Know to locals as “Breaks,” the area has a history of climbing going back at least three decades, however climbing has never been officially allowed or sanctioned by a park management plan. The canyon is lined with miles of orange and grey sandstone walls similar to those of nearby Obed Wild and Scenic River in Tennessee and the New River Gorge in West Virginia. Breaks already contains approximately 75 established climbing routes, with potential for hundreds more.
“Breaks is a truly fantastic and extensive sandstone climbing resource. Having the park officially opened to climbing is great news for climbers as well as the nearby communities who will benefit from increased tourism,” says Access Fund Southeast Regional Director Zachary Lesch-Huie.
Breaks Interstate Park began to formally consider rock climbing in 2013 during a master planning process. Local climber Kylie Schmidt was instrumental in bringing the park’s climbing opportunities to the attention of the park manager and commission. “I realized that Breaks, my home area, had great climbing potential, so I reached out and started talking with the park,” says Schmidt.

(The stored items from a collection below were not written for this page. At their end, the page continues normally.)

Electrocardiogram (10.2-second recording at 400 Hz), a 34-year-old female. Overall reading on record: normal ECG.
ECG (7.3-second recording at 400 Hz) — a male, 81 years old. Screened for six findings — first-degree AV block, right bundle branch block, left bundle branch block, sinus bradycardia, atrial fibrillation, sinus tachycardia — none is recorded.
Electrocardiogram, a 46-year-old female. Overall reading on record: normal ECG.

Joining Kylie’s efforts, Access Fund partnered with Southwest Virginia Climbers Coalition (SVCC) and community stakeholders to advocate for climbing access and help the park with climbing management strategies. The park put a draft master plan out for comment, and public input was overwhelmingly supportive of rock climbing at Breaks. In early 2015, the commission approved climbing as a part of the park’s new 30-year master plan. Soon after, Access Fund submitted a draft climbing management plan, based on input from the park, climbers, and other stakeholders. A newly formed Climbing Advisory Group finalized this plan and park climbing policies in April of this year.

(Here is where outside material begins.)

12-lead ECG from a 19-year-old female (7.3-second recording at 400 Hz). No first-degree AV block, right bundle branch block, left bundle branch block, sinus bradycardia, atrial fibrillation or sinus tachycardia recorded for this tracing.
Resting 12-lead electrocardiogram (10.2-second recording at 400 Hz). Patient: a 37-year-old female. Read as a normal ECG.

“We applaud the park’s outstanding commitment to collaboration and planning,” says Lesch-Huie. “We’ve struck a great balance between climbing access and resource protection, and this has been one of the most successful land manager-climber partnerships I’ve been a part of.”
Alongside exceptional recreation opportunities, the park is home to important plant and wildlife resources, including some rare species of national or state significance. The cliff environments are home to rare plant communities, as well as one of Virginia’s most important peregrine falcon breeding grounds. The park, climbers, and natural resource specialists worked together to create management policies that will protect sensitive natural resources, while still allowing climbing access. The park’s final climbing plan restricts access to certain cliff areas in order to protect specific habitats and areas of concern. Following the example of other state and national parks around the country, a seasonal cliff closure area was also put in place around the park’s known peregrine falcon nest site.

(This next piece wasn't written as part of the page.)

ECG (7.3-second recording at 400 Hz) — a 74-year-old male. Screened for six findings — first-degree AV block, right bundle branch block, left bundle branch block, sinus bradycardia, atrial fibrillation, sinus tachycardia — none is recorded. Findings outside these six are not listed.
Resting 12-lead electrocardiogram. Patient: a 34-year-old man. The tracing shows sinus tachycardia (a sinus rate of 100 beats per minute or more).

“Breaks is home to critically important plants and wildlife. We took a very careful, balanced approach to natural resource protection and climbing access,” says Austin Bradley, Park Superintendent. “And we are very excited to welcome rock climbers and add climbing to our park’s many outstanding recreational opportunities.”
Interested in climbing at Breaks? Climbers are required to stop by the visitor center or lodge to get a free climbing permit. Climbing is only open in approved areas of the park, not park-wide. Climbing route information is available at www.mountainproject.com.